* [Task to complete]:
Give again only the lines from the line that holds "Ausmalung der Kuppel" to the end of the data, inclusive, omitting all pictures.

* [Collected material]:

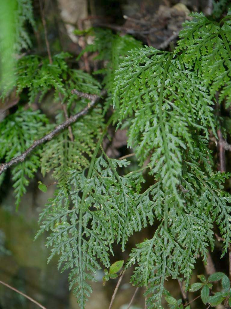 Asplenium ritoense：コウザキシダ 2014/10/25 和歌山県すさみ町：Susami Town. Wakayama Pref. Japan
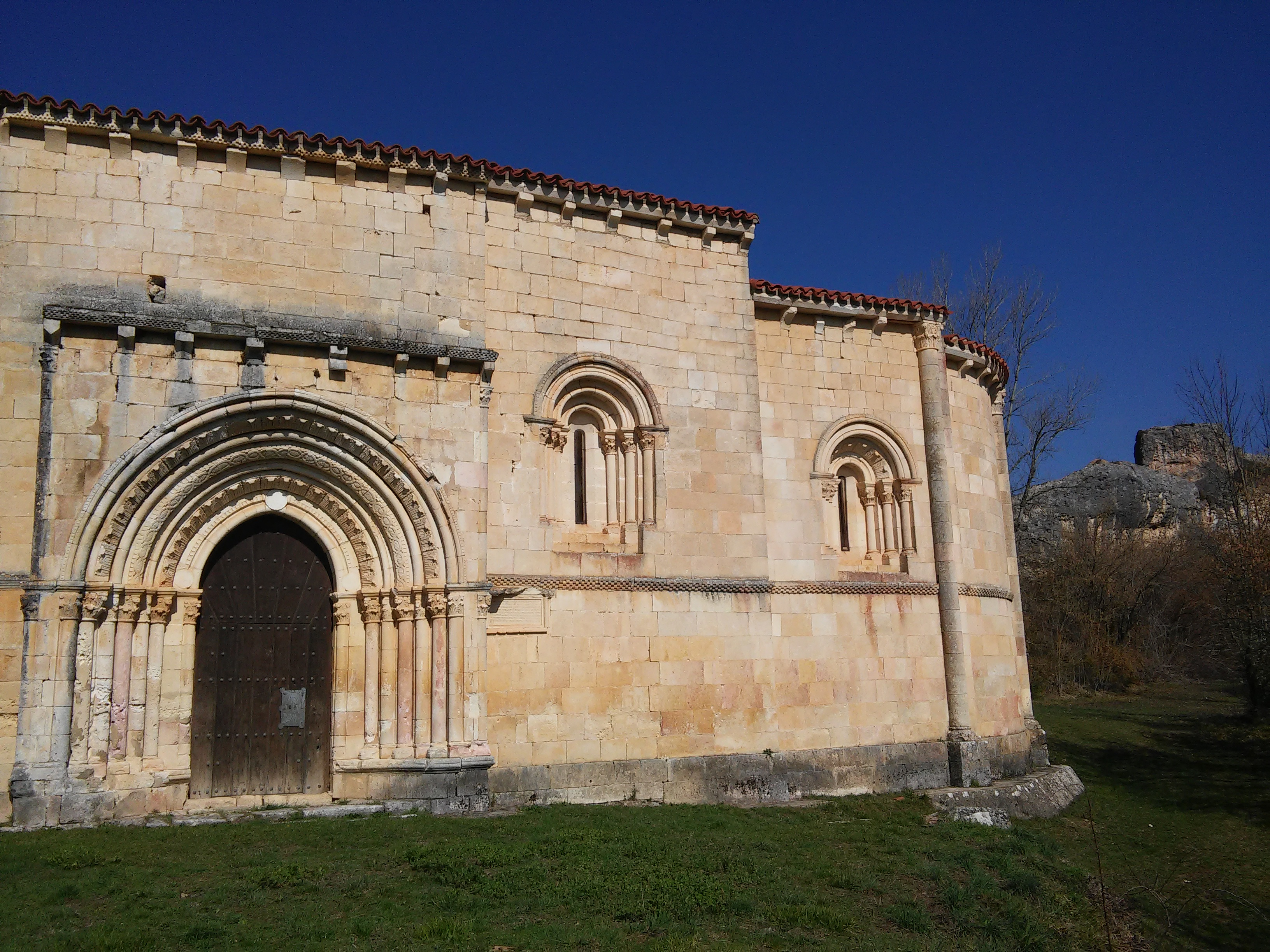 Markiz (Araba) herriko San Joan baseliza
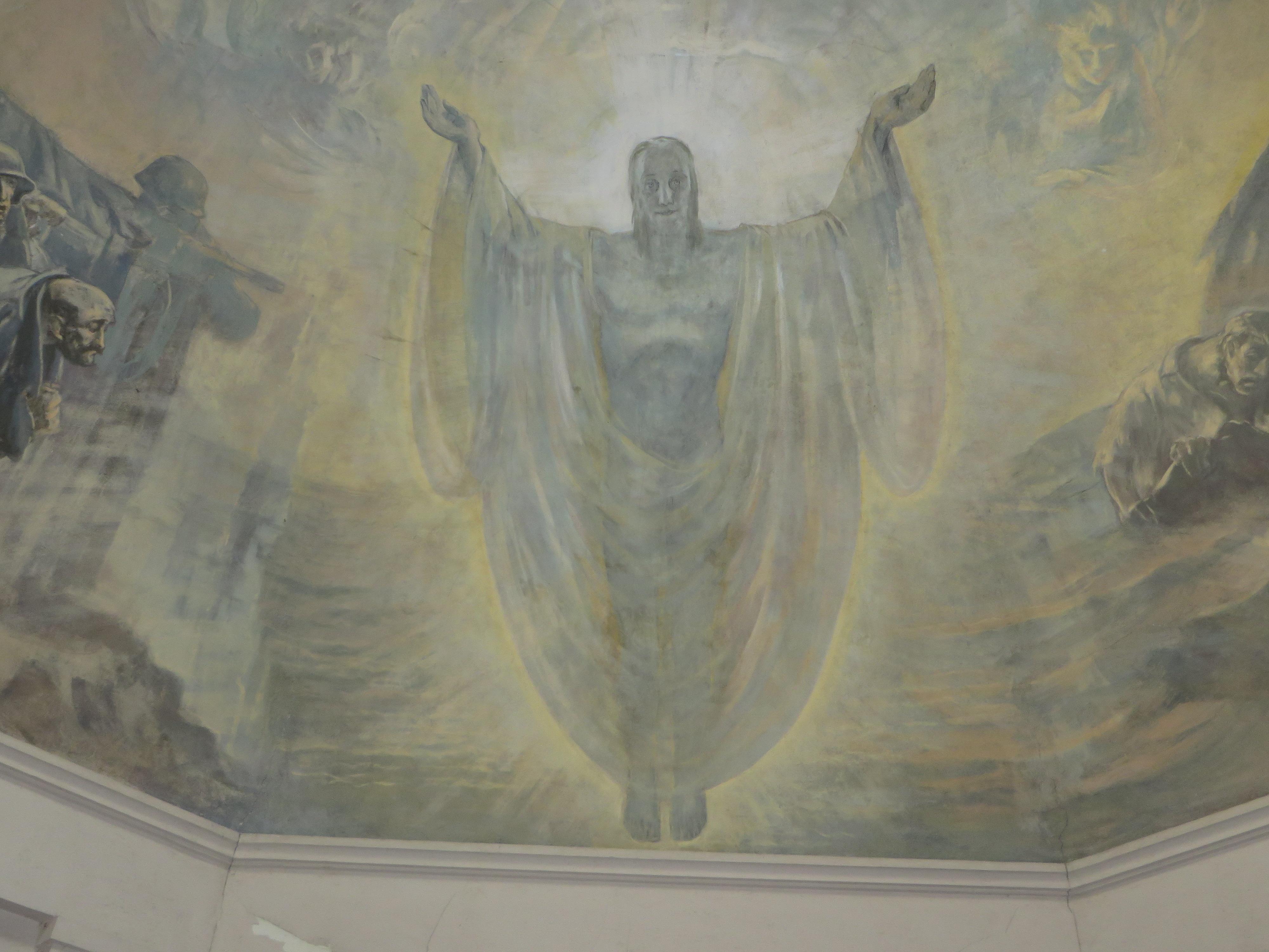 Ausmalung der Kuppel der Gedächtniskapelle auf dem Alten Friedhof durch den Kunstmaler Carolus Vocke 1946
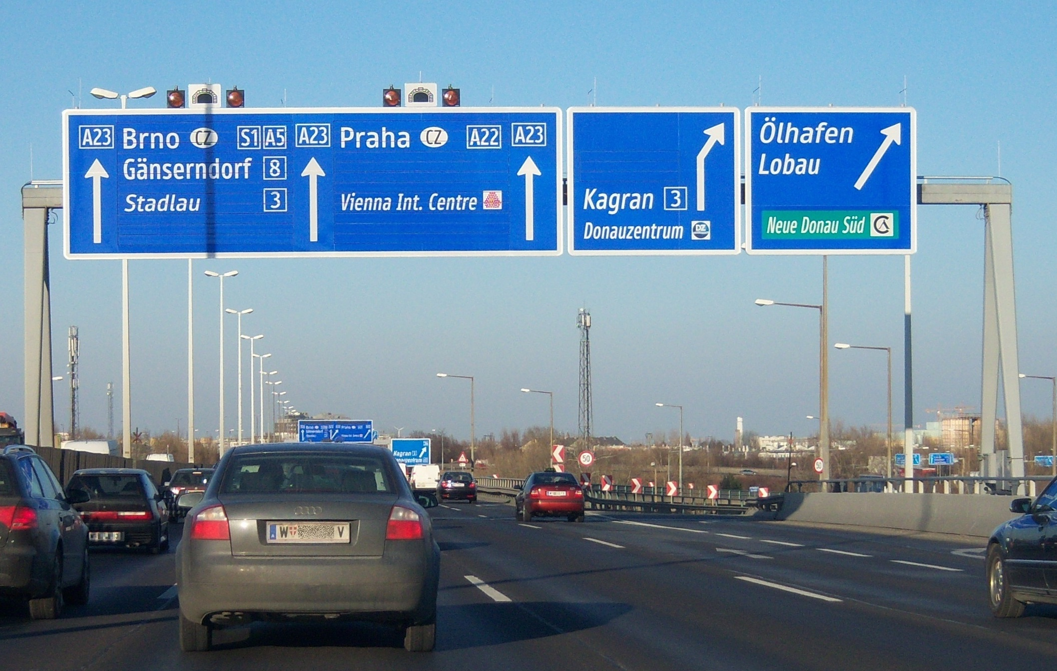 Autobahn Südosttangente Wien A23 Richtung Norden am Knoten Kaisermühlen
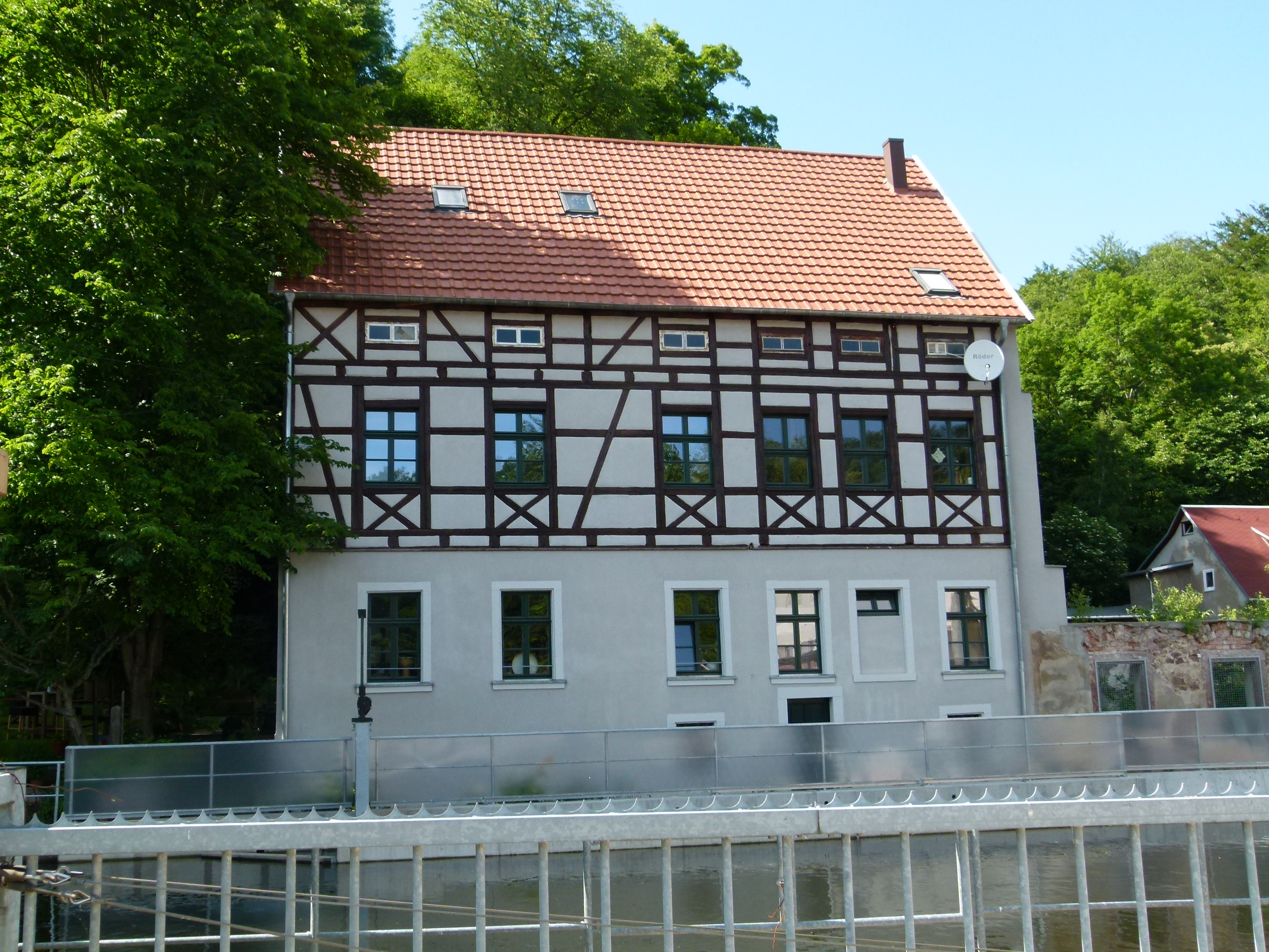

* [Solution]:
 Ausmalung der Kuppel der Gedächtniskapelle auf dem Alten Friedhof durch den Kunstmaler Carolus Vocke 1946
 Autobahn Südosttangente Wien A23 Richtung Norden am Knoten Kaisermühlen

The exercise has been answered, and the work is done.